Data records
§ §
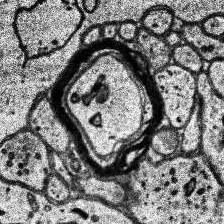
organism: Human
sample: Temporal Lobe
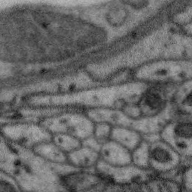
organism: Zebra finch
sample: Brain
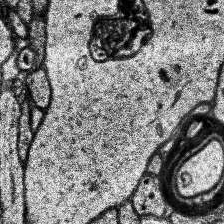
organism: Human
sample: Temporal Lobe
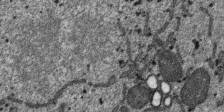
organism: Human
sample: Lung epithelial cells infected with SARS-CoV-2
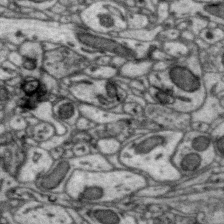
§ §
* [What needs to be done] A verbatim copy of every entry is wanted; the pictures stay out of it.

* [Response for this exercise]
organism: Human
sample: Temporal Lobe
organism: Zebra finch
sample: Brain
organism: Human
sample: Temporal Lobe
organism: Human
sample: Lung epithelial cells infected with SARS-CoV-2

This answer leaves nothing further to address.